> PROBLEM DETAILS: Exactly as they stand, copy the lines from the one containing "Erste Seite von" to the final line of the data; leave out the pictures.

> Entries taken from a collection:
◇ ◇ ◇ ◇ ◇

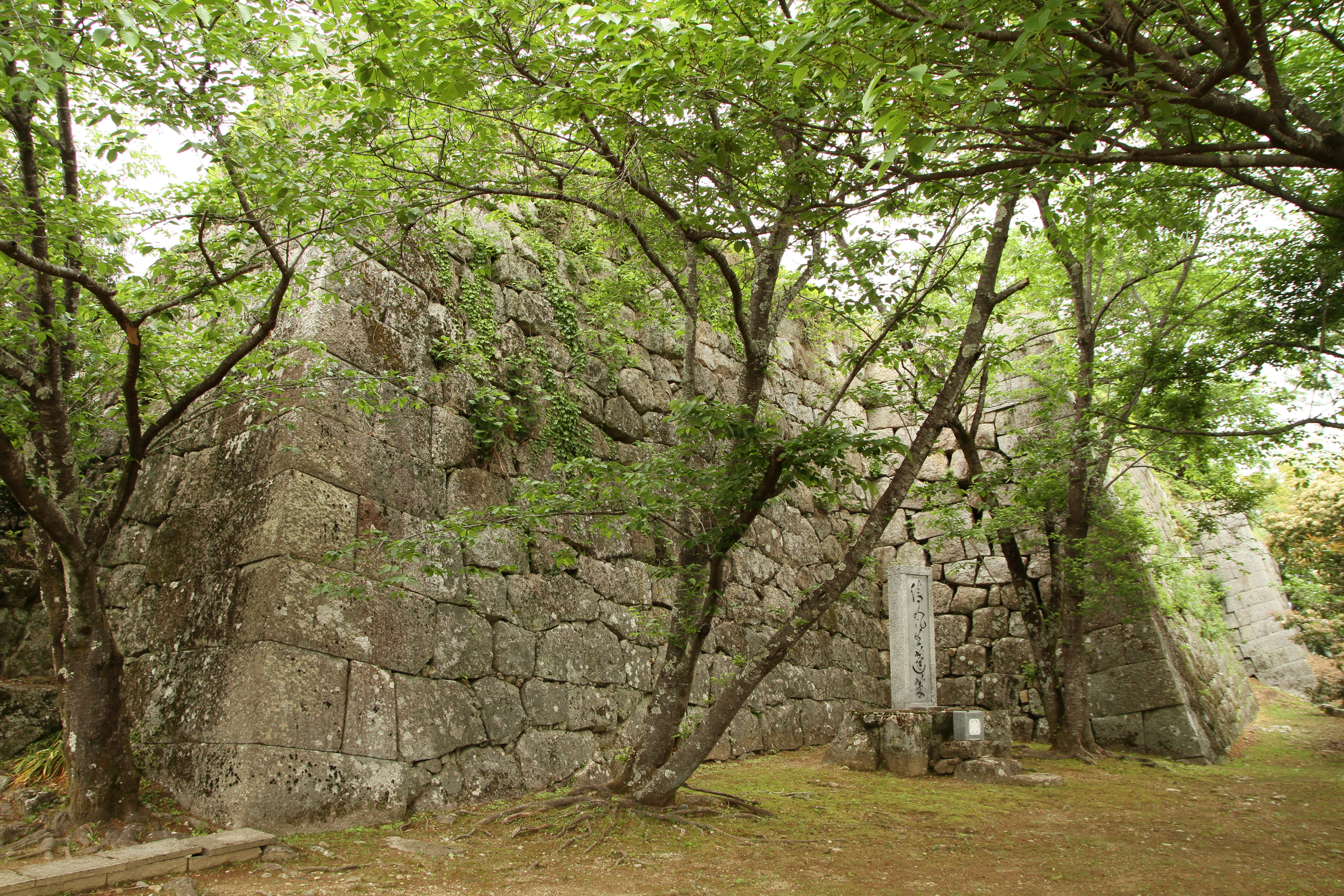 新宮城本丸の石垣
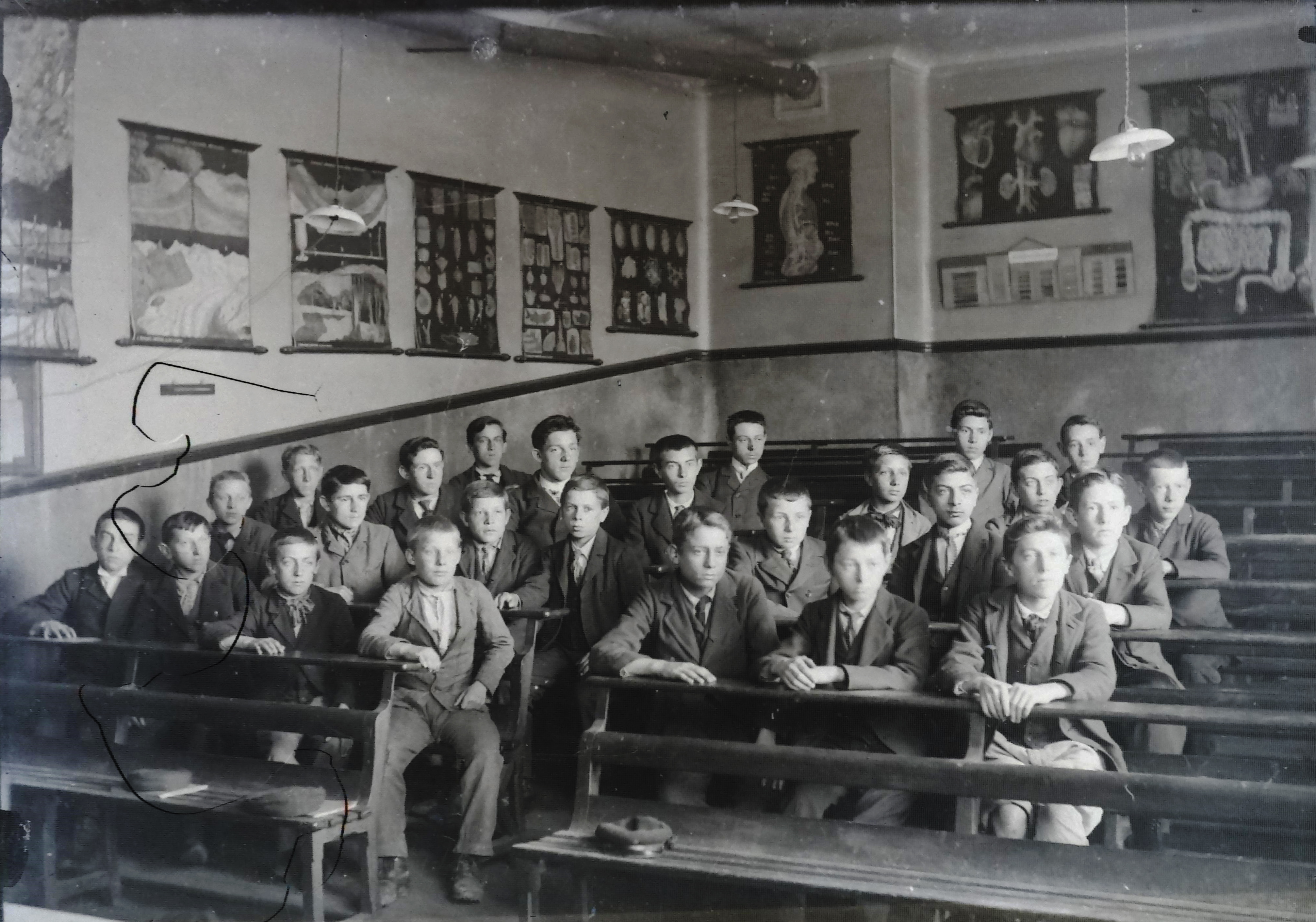 Elèves de l'école pratique d'industrie du Havre , début XXème.
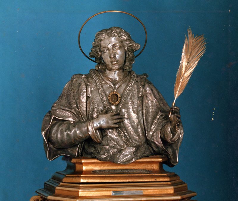 Il busto in argento si trova nella Chiesa patronale di San Quintino ad Alliste (Italia). Fu eseguito nel 1715 dall'argenteiere napoletano Domenico De Blasio
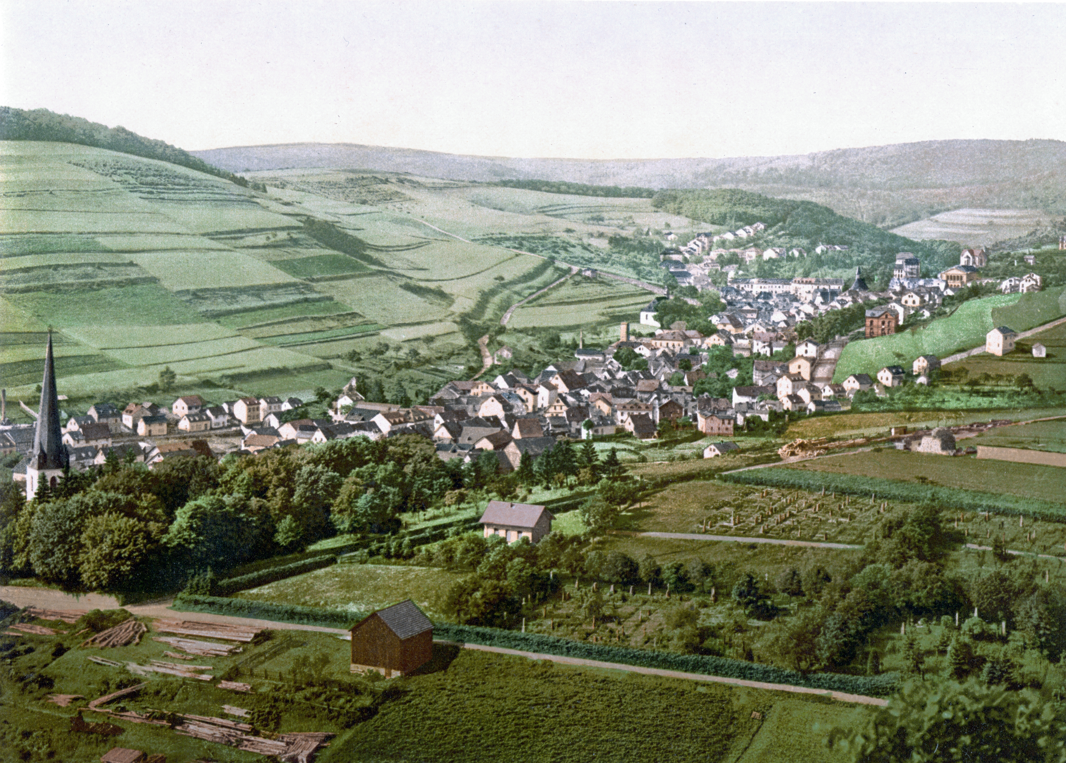 Bad Langenschwalbach
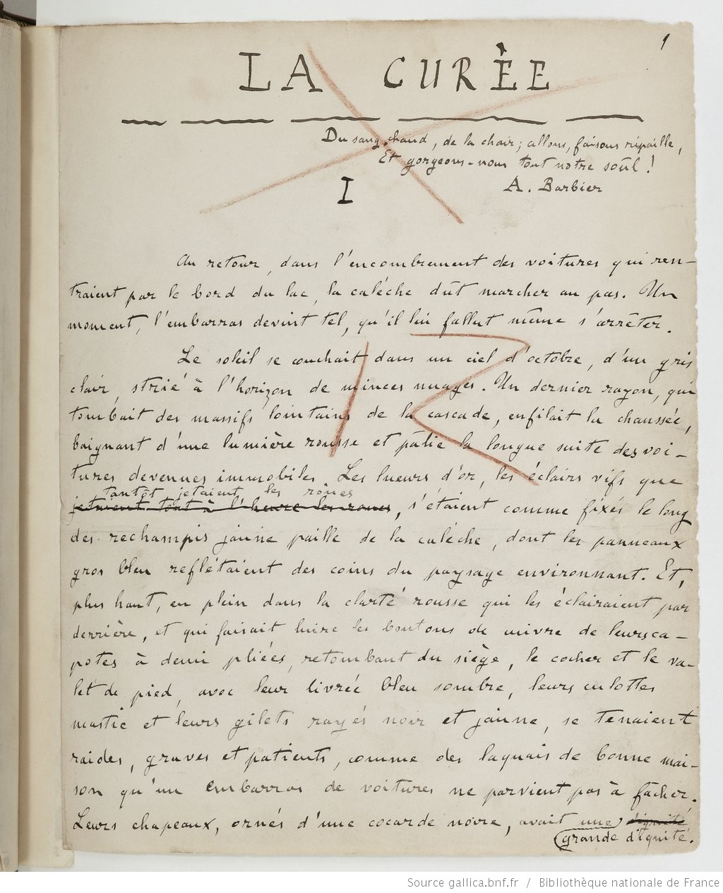 Erste Seite von Émile Zolas als Druckvorlage verwendeten Handschrift des Romans La Curée (dt. "Die Beute" oder "Die Treibjagd").
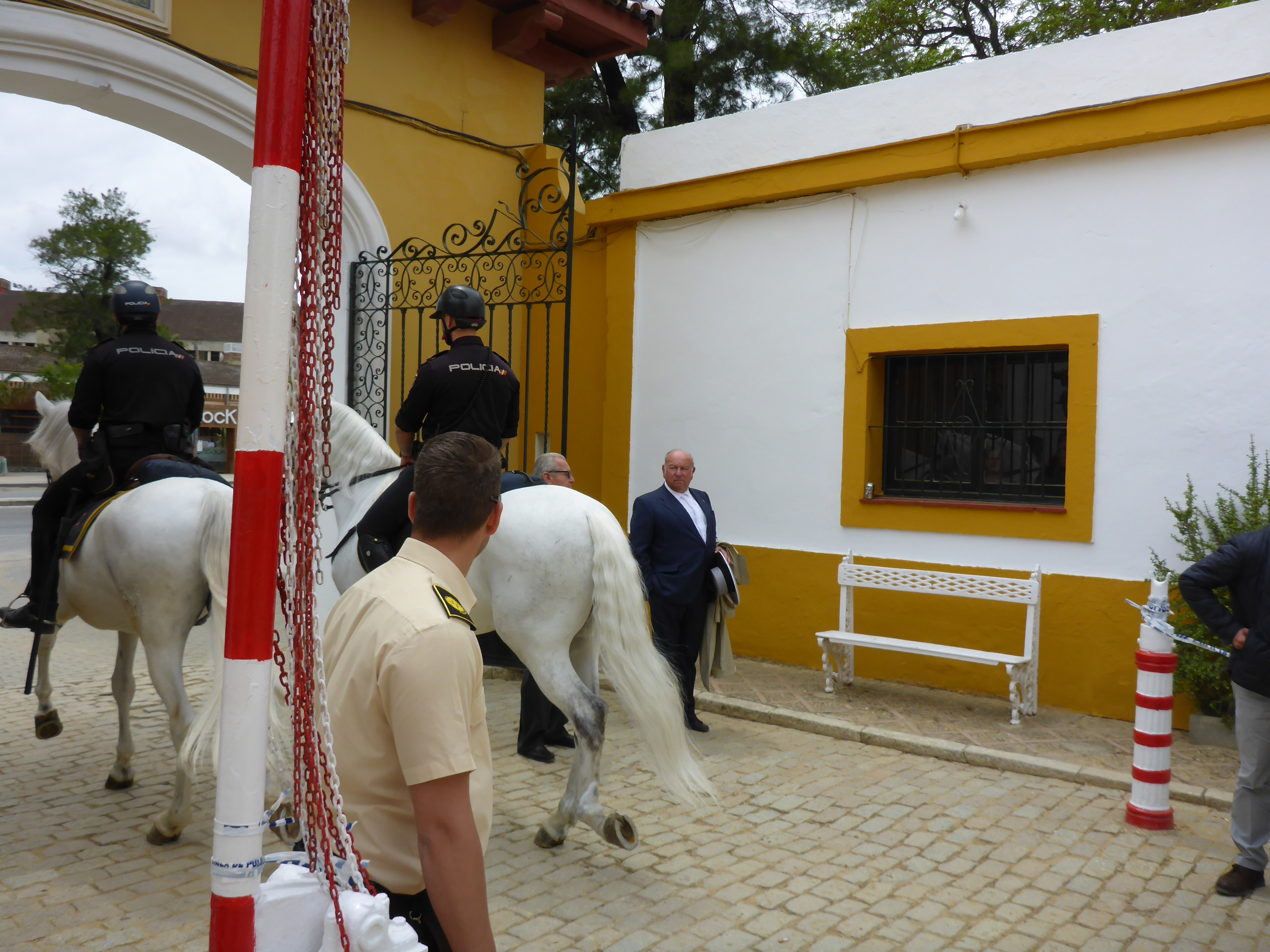 Policía nacional montada y Álvaro Domecq Romero
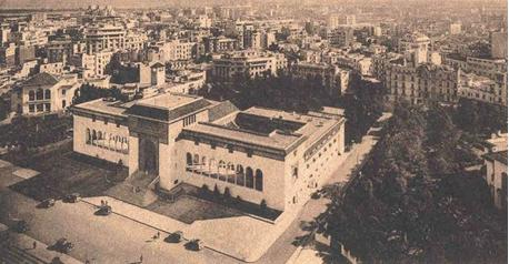 Photo du palais de justice, prise les années 20
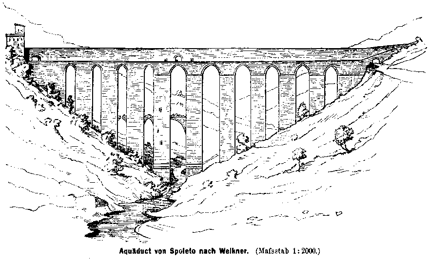 Das Äquaduct von Spoleto
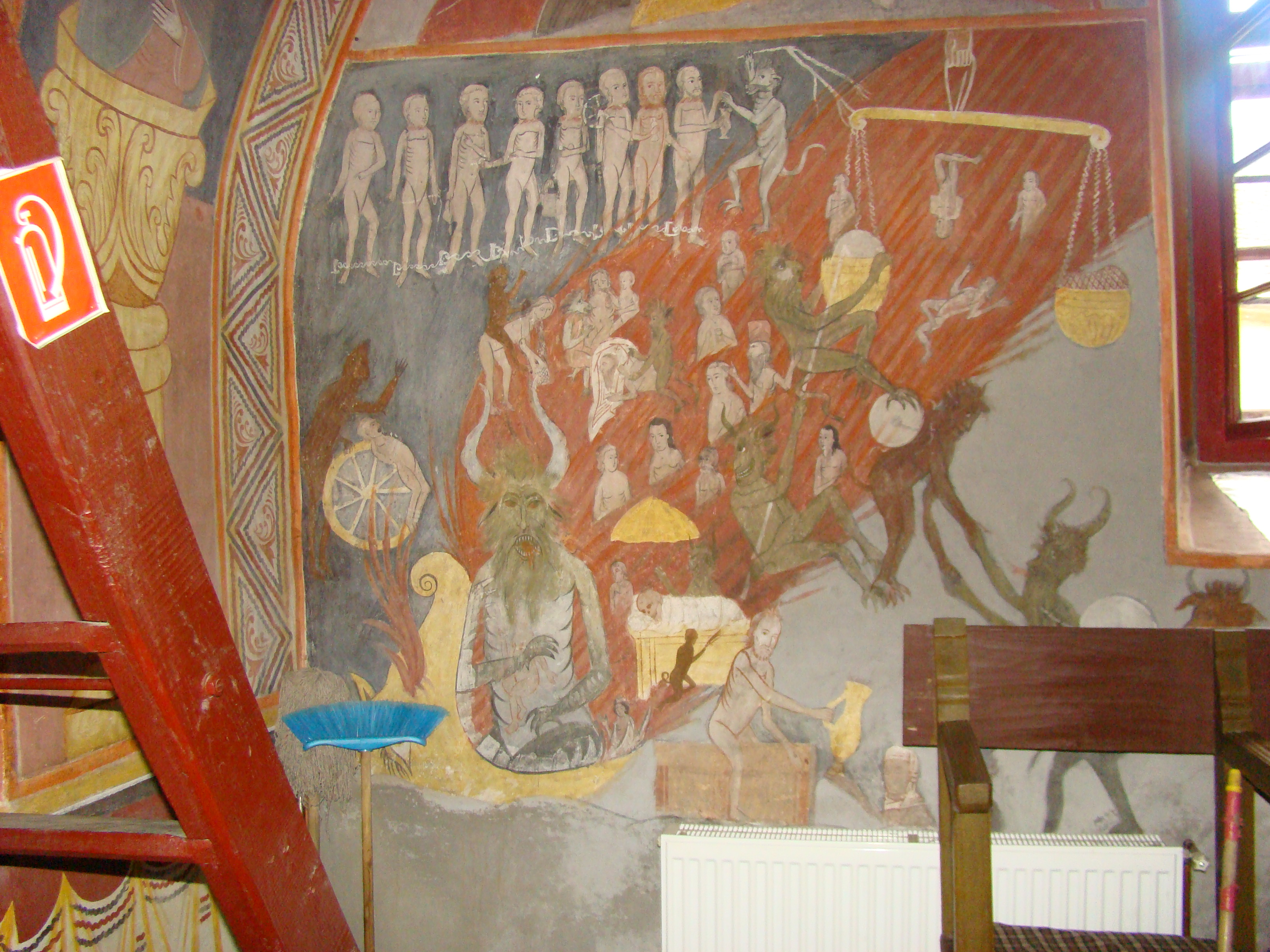 Biserica "Naşterea Domnului" , sat SĂRATA; comuna PORUMBACU DE JOS; pronaos - Judecata de Apoi
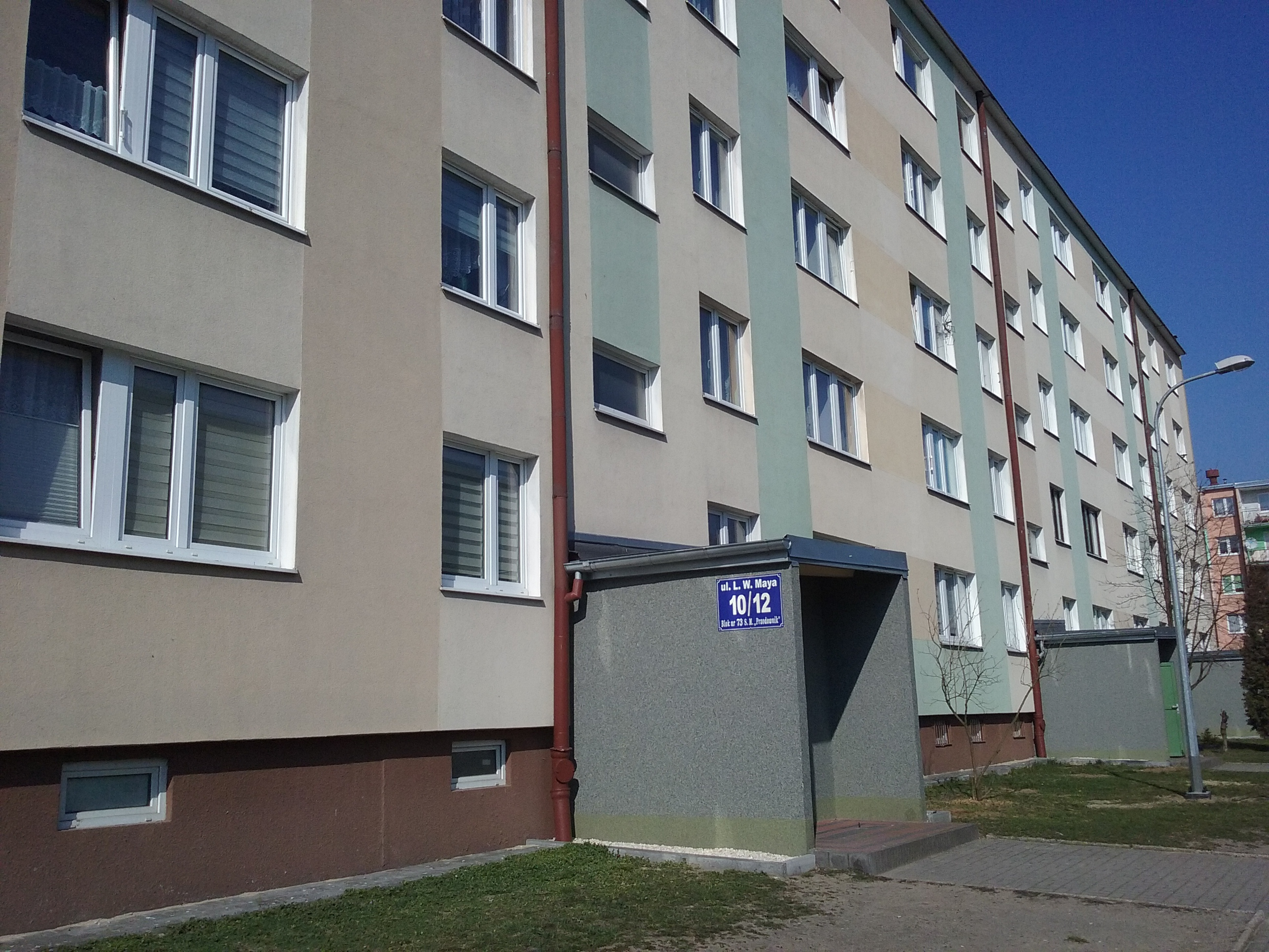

◇ ◇ ◇ ◇ ◇

> RESPONSE BOX:
 Erste Seite von Émile Zolas als Druckvorlage verwendeten Handschrift des Romans La Curée (dt. "Die Beute" oder "Die Treibjagd").
 Policía nacional montada y Álvaro Domecq Romero
 Photo du palais de justice, prise les années 20
 Das Äquaduct von Spoleto
 Biserica "Naşterea Domnului" , sat SĂRATA; comuna PORUMBACU DE JOS; pronaos - Judecata de Apoi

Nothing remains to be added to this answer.